JCDL 2020 Watch List

The 2020 ACM/IEEE Joint Conference on Digital Libraries (JCDL2020) will be held as all virtual event instead of taking place in Wuhan, China. In order to not get confused with different time zones etc., I already prepared a list of the talks that I do not want to miss. So here is my personal watch list for JCDL 2020 including abstracts and links to preprints (in chronological order):

Generate FAIR Literature Surveys with Scholarly Knowledge Graphs. Allard Oelen, Mohamad Yaser Jaradeh, Markus Stocker and Sören Auer.

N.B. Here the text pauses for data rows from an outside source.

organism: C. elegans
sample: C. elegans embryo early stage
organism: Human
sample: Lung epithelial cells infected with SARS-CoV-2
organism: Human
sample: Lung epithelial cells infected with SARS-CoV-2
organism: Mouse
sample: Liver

August 2: 08:30-10:00 (UTC+1)

Reviewing scientific literature is a cumbersome, time consuming but crucial activity in research. Leveraging a scholarly knowledge graph, we present a methodology and a system for comparing scholarly literature, in particular research contributions describing the addressed problem, utilized materials, employed methods and yielded results. The system can be used by researchers to quickly get familiar with existing work in a specific research domain (e.g., a concrete research question or hypothesis). Additionally, it can be used to publish literature surveys following the FAIR Data Principles. The methodology to create a research contribution comparison consists of multiple tasks, specifically: (a) finding similar contributions, (b) aligning contribution descriptions, (c) visualizing and finally (d) publishing the comparison. The methodology is implemented within the Open Research Knowledge Graph (ORKG), a scholarly infrastructure that enables researchers to collaboratively describe, find and compare research contributions. We evaluate the implementation using data extracted from published review articles. The evaluation also addresses the FAIRness of comparisons published with the ORKG.

HybridCite: A Hybrid Model for Context-Aware Citation Recommendation. Michael Färber and Ashwath Sampath.

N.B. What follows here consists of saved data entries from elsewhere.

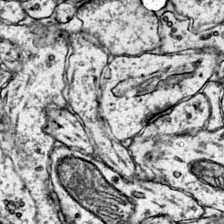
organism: Mouse
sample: Primary visual cortex
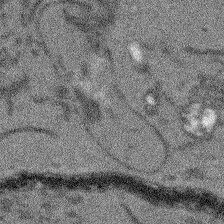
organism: Arabidopsis thaliana
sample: Root tip
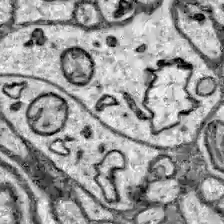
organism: Zebrafish
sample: Brain
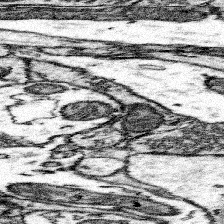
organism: Mouse
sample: Somatosensory cortex neuropil
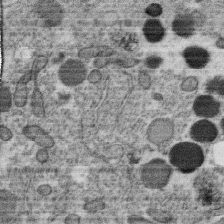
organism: C. elegans
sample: C. elegans oocyte; sperm cells
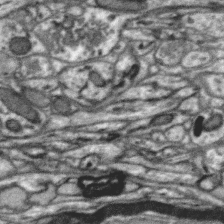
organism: Zebra finch
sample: Brain
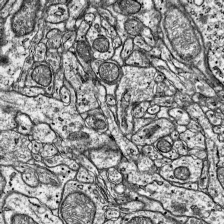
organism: Mouse
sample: Visual Cortex
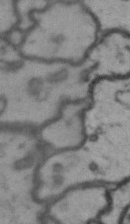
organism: Drosophila
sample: Brain
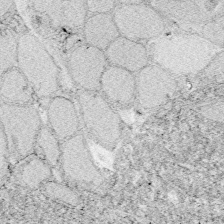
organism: Zebrafish
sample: Whole-Brain
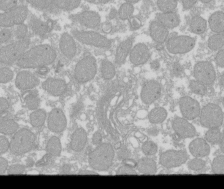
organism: Xenopus
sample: Cilia; centrioles in frog embryo cells
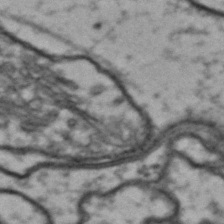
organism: Drosophila
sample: Brain
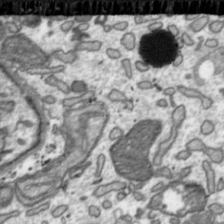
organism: Toxoplasma gondii
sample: Parasites in a vacuole inside a host cell
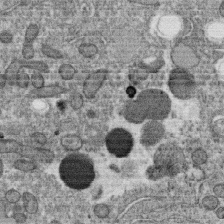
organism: C. elegans
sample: C. elegans oocyte; sperm cells
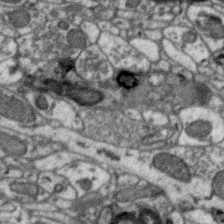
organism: Zebra finch
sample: Brain
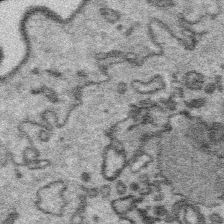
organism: Platynereis dumerilii
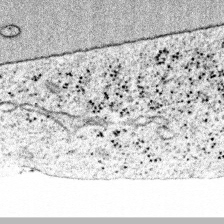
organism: Human
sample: HeLa cells
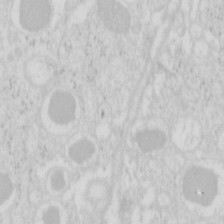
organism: Mouse
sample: Pancreas

August 2: 08:30-10:00 (UTC+1)

Citation recommendation systems aim to recommend citations for either a complete paper or a small portion of text called a citation context. The process of recommending citations for citation contexts is called local citation recommendation and is the focus of this paper. Firstly, we develop citation recommendation approaches based on embeddings, topic modeling, and information retrieval techniques. We combine, for the first time to the best of our knowledge, the best-performing algorithms into a semi-genetic hybrid recommender system for citation recommendation. We evaluate the single approaches and the hybrid approach offline based on several data sets, such as the Microsoft Academic Graph (MAG) and the MAG in combination with arXiv and ACL. We further conduct a user study for evaluating our approaches online. Our evaluation results show that a hybrid model containing embedding and information retrieval-based components outperforms its individual components and further algorithms by a large margin.

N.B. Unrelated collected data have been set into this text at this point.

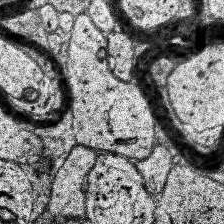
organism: Human
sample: Temporal Lobe
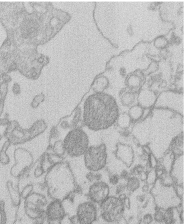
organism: Human
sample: Macrophage cells
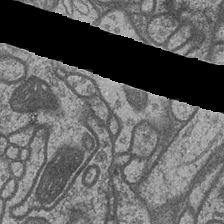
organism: Drosophila
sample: Optic medulla
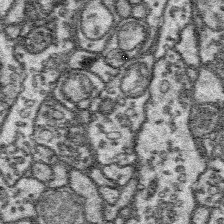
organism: Platynereis dumerilii
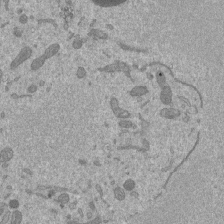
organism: Mouse
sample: ED-1 cell nuclei; centrioles
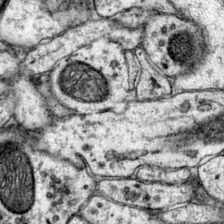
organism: Mouse
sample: Primary visual cortex
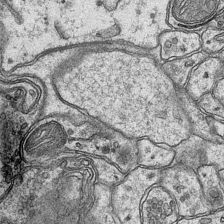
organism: Mouse
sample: CA1 Hippocampus
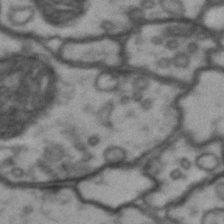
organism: Drosophila
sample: Brain
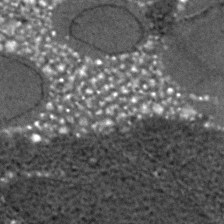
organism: C. elegans
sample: C. elegans embryo
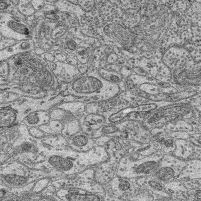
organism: Mouse
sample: Retina
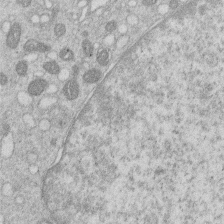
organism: Human
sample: Macrophage cells
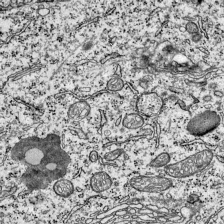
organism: Mouse
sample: Visual Cortex

Classification and Clustering of arXiv Documents, Sections, and Abstracts, Comparing Encodings of Natural and Mathematical Language. Philipp Scharpf, Moritz Schubotz, Abdou Youssef, Felix Hamborg, Norman Meuschke and Bela Gipp.

August 2: 10:30-12:00 (UTC+1)

In this paper, we show how selecting and combining encodings of natural and mathematical language affect classification and clustering of documents with mathematical content. We demonstrate this by using sets of documents, sections, and abstracts from the arXiv preprint server that are labeled by their subject class (mathematics, computer science, physics, etc.) to compare different encodings of text and formulae and evaluate the performance and runtimes of selected classification and clustering algorithms. Our encodings achieve classification accuracies up to 82.8% and cluster purities up to 69.4% (number of clusters equals number of classes), and 99.9% (unspecified number of clusters) respectively. We observe a relatively low correlation between text and math similarity, which indicates the independence of text and formulae and motivates treating them as separate features of a document. The classification and clustering can be employed, e.g., for document search and recommendation. Furthermore, we show that the computer outperforms a human expert when classifying documents. Finally, we evaluate and discuss multi-label classification and formula semantification.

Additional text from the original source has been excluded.